Records from a data source

- Opening Delimiter -

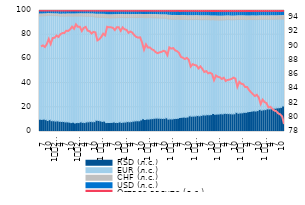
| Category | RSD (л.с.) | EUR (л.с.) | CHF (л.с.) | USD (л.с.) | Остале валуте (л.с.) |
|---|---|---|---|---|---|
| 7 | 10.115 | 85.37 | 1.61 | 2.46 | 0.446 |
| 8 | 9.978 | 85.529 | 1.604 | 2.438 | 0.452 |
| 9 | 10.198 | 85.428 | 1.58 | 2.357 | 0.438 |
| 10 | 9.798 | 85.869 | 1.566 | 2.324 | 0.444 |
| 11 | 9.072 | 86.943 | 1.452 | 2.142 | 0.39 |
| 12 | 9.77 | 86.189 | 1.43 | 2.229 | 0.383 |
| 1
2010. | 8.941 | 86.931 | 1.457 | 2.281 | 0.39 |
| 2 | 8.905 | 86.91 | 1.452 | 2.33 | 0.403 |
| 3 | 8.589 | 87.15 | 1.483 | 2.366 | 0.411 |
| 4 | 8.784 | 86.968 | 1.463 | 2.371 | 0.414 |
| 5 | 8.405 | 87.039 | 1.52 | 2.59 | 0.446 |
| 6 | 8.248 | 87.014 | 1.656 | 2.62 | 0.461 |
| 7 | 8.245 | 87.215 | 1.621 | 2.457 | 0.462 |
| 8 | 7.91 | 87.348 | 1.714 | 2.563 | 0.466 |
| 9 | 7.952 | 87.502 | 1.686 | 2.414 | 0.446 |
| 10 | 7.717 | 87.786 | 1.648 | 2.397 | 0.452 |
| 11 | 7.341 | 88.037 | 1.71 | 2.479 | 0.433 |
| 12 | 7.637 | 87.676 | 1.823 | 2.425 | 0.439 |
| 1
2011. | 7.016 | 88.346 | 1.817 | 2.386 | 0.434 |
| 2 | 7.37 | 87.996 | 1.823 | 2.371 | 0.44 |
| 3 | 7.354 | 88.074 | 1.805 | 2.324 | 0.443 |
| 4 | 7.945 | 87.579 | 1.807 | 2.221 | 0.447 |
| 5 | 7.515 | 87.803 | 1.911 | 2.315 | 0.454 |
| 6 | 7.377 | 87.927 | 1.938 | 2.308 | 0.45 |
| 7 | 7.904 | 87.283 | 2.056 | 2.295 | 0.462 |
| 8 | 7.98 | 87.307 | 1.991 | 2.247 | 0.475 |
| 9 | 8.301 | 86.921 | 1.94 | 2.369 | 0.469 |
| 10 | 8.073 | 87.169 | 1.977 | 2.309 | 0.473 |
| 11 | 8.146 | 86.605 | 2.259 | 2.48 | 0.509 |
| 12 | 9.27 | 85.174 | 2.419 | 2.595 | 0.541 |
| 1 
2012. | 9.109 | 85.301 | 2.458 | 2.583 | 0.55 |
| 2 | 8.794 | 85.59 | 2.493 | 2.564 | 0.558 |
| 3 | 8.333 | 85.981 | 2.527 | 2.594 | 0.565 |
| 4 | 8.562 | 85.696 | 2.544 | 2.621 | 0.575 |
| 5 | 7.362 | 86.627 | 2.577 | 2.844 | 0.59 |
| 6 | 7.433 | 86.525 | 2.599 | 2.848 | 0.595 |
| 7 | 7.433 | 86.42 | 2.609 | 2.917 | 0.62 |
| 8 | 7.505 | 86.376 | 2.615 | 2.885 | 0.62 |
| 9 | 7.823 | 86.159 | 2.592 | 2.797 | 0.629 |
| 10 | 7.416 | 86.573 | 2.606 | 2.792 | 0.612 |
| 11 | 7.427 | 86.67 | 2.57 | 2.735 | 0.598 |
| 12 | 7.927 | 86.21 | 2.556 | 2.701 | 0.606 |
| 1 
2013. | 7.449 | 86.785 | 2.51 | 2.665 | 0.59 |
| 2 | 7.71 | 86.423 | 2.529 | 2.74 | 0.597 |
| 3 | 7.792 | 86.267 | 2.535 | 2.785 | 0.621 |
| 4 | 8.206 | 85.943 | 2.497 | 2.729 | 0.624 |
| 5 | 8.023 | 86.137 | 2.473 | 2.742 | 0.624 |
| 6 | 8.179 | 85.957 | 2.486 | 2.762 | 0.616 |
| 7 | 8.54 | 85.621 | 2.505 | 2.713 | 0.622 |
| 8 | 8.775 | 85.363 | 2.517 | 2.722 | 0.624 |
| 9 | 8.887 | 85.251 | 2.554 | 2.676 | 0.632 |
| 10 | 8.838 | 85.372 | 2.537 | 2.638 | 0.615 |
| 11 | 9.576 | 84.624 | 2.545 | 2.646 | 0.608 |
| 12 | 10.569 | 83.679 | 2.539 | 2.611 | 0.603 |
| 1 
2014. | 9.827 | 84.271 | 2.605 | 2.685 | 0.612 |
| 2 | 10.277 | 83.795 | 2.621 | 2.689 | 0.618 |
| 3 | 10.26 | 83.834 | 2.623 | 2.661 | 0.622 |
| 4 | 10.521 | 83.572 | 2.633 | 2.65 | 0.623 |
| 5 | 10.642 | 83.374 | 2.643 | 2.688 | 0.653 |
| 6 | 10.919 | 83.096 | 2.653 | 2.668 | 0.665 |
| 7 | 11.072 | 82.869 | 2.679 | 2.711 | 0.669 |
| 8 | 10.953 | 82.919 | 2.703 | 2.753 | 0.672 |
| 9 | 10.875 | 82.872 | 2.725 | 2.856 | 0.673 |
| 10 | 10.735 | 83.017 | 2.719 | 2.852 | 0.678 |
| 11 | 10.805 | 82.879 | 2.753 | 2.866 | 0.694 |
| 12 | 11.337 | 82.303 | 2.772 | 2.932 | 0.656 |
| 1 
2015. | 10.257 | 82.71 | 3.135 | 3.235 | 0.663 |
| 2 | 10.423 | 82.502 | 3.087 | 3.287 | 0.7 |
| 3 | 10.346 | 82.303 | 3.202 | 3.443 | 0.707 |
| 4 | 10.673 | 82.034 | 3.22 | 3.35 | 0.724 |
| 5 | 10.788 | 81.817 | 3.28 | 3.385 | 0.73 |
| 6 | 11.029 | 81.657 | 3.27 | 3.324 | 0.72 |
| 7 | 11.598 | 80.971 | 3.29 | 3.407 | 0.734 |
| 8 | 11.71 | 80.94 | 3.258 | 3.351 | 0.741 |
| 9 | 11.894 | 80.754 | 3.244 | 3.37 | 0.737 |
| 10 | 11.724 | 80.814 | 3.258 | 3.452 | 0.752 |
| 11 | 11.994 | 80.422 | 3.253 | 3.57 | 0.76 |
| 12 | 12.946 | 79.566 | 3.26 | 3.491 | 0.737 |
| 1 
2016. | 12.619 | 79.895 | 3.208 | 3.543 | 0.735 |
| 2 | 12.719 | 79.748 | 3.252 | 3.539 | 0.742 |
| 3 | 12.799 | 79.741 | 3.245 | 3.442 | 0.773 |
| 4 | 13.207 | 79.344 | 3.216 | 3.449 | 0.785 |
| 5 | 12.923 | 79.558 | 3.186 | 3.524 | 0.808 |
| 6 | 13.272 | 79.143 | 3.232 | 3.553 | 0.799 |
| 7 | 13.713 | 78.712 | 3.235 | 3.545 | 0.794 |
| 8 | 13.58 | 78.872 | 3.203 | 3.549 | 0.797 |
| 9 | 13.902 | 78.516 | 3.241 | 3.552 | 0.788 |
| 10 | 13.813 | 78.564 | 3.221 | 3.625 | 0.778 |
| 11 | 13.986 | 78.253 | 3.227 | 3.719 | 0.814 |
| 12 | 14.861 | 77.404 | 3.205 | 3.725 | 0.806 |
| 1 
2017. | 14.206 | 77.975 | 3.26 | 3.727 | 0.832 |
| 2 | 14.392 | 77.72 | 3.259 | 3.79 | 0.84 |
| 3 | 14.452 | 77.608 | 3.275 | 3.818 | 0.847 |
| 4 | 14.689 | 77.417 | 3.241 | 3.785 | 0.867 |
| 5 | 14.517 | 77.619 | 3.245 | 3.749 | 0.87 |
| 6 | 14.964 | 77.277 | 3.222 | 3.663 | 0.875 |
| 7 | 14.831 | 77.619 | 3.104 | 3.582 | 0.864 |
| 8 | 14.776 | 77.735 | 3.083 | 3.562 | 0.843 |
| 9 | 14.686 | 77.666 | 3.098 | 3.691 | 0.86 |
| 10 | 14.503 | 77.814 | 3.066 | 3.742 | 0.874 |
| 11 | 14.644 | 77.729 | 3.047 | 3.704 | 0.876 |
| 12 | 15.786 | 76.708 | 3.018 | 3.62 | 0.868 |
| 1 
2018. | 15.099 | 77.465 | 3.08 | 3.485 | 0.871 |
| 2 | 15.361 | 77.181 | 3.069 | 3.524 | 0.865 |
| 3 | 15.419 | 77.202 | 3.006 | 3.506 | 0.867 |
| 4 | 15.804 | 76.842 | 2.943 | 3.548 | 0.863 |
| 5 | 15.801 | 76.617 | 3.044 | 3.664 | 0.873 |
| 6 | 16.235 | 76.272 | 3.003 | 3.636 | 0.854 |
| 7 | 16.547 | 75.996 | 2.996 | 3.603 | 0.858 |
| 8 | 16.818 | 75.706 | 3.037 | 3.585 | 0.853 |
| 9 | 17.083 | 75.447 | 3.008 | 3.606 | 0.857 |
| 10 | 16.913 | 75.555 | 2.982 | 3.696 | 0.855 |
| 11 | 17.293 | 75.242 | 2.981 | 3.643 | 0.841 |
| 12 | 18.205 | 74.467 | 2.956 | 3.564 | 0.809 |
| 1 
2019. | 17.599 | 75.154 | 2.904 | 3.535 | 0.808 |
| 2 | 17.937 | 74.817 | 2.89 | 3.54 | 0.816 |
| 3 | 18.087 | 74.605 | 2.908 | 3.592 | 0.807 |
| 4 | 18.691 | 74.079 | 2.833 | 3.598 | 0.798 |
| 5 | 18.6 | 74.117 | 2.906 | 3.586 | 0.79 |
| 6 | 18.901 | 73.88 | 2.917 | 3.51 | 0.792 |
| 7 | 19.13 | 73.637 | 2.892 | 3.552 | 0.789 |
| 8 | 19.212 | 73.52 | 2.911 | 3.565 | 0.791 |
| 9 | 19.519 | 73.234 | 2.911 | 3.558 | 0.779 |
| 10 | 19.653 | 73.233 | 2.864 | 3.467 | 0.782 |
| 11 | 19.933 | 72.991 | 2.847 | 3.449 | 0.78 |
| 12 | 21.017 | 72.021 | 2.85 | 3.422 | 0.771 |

- Closing Delimiter -

#### [Task directions]
Restate word for word the entries above, starting at the line with "2.65 | 0.623 |" and ending at the line with "3.37 | 0.737 |", inclusive, and no others.

#### [Solution to the problem]
| 4 | 10.521 | 83.572 | 2.633 | 2.65 | 0.623 |
| 5 | 10.642 | 83.374 | 2.643 | 2.688 | 0.653 |
| 6 | 10.919 | 83.096 | 2.653 | 2.668 | 0.665 |
| 7 | 11.072 | 82.869 | 2.679 | 2.711 | 0.669 |
| 8 | 10.953 | 82.919 | 2.703 | 2.753 | 0.672 |
| 9 | 10.875 | 82.872 | 2.725 | 2.856 | 0.673 |
| 10 | 10.735 | 83.017 | 2.719 | 2.852 | 0.678 |
| 11 | 10.805 | 82.879 | 2.753 | 2.866 | 0.694 |
| 12 | 11.337 | 82.303 | 2.772 | 2.932 | 0.656 |
| 1 
2015. | 10.257 | 82.71 | 3.135 | 3.235 | 0.663 |
| 2 | 10.423 | 82.502 | 3.087 | 3.287 | 0.7 |
| 3 | 10.346 | 82.303 | 3.202 | 3.443 | 0.707 |
| 4 | 10.673 | 82.034 | 3.22 | 3.35 | 0.724 |
| 5 | 10.788 | 81.817 | 3.28 | 3.385 | 0.73 |
| 6 | 11.029 | 81.657 | 3.27 | 3.324 | 0.72 |
| 7 | 11.598 | 80.971 | 3.29 | 3.407 | 0.734 |
| 8 | 11.71 | 80.94 | 3.258 | 3.351 | 0.741 |
| 9 | 11.894 | 80.754 | 3.244 | 3.37 | 0.737 |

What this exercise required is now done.